#### EXERCISE REQUIREMENTS
Once the line with "106.905 | 139.575 |" is found, write it out along with each later line exactly, through the end of the entries, skipping every picture.

Stored records
►
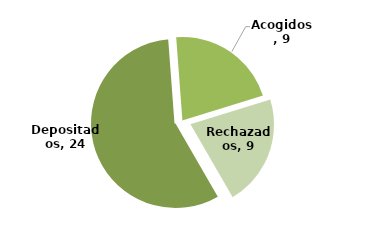
| Category | Series 0 |
|---|---|
| Depositados | 24 |
| Acogidos | 9 |
| Rechazados | 9 |
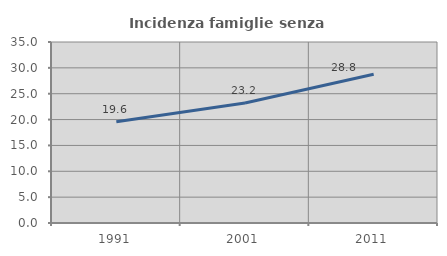
| Category | Incidenza famiglie senza nuclei |
|---|---|
| 1991.0 | 19.567 |
| 2001.0 | 23.199 |
| 2011.0 | 28.775 |
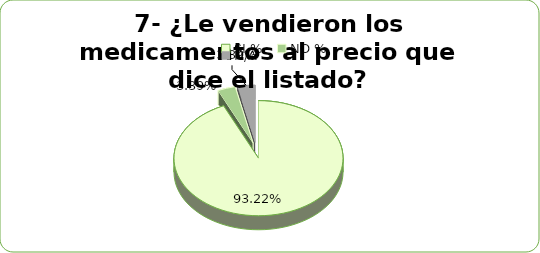
| Category | Series 0 |
|---|---|
| SI % | 0.932 |
| NO % | 0.034 |
| N/A | 0.034 |
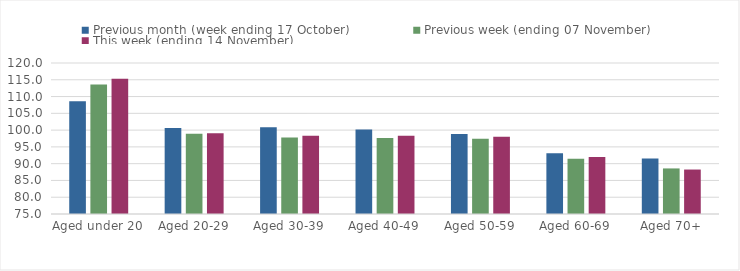
| Category | Previous month (week ending 17 October) | Previous week (ending 07 November) | This week (ending 14 November) |
|---|---|---|---|
| Aged under 20 | 108.63 | 113.61 | 115.32 |
| Aged 20-29 | 100.63 | 98.91 | 99.08 |
| Aged 30-39 | 100.83 | 97.82 | 98.35 |
| Aged 40-49 | 100.15 | 97.65 | 98.35 |
| Aged 50-59 | 98.86 | 97.43 | 98.03 |
| Aged 60-69 | 93.11 | 91.44 | 92.02 |
| Aged 70+ | 91.51 | 88.58 | 88.25 |
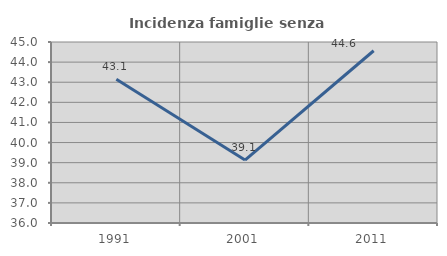
| Category | Incidenza famiglie senza nuclei |
|---|---|
| 1991.0 | 43.147 |
| 2001.0 | 39.13 |
| 2011.0 | 44.565 |
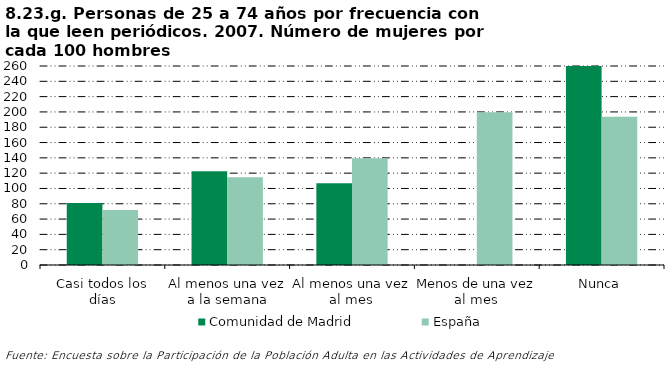
| Category | Comunidad de Madrid | España |
|---|---|---|
| Casi todos los días | 81.072 | 71.984 |
| Al menos una vez a la semana | 122.382 | 114.591 |
| Al menos una vez al mes | 106.905 | 139.575 |
| Menos de una vez al mes | 0 | 199.585 |
| Nunca | 266.307 | 193.707 |
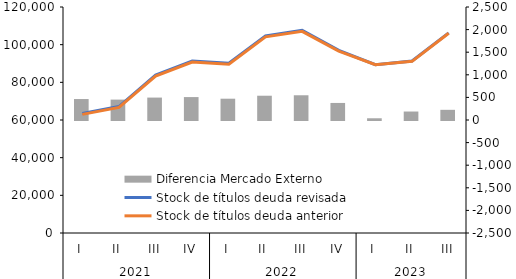
| Category | Diferencia Mercado Externo |
|---|---|
| 0 | 463.826 |
| 1 | 451.406 |
| 2 | 496.055 |
| 3 | 507.275 |
| 4 | 471.2 |
| 5 | 537.207 |
| 6 | 547.147 |
| 7 | 377.259 |
| 8 | 38.307 |
| 9 | 187.659 |
| 10 | 225.019 |
◄
#### EXERCISE SOLUTION
| Al menos una vez al mes | 106.905 | 139.575 |
| Menos de una vez al mes | 0 | 199.585 |
| Nunca | 266.307 | 193.707 |
| Category | Diferencia Mercado Externo |
|---|---|
| 0 | 463.826 |
| 1 | 451.406 |
| 2 | 496.055 |
| 3 | 507.275 |
| 4 | 471.2 |
| 5 | 537.207 |
| 6 | 547.147 |
| 7 | 377.259 |
| 8 | 38.307 |
| 9 | 187.659 |
| 10 | 225.019 |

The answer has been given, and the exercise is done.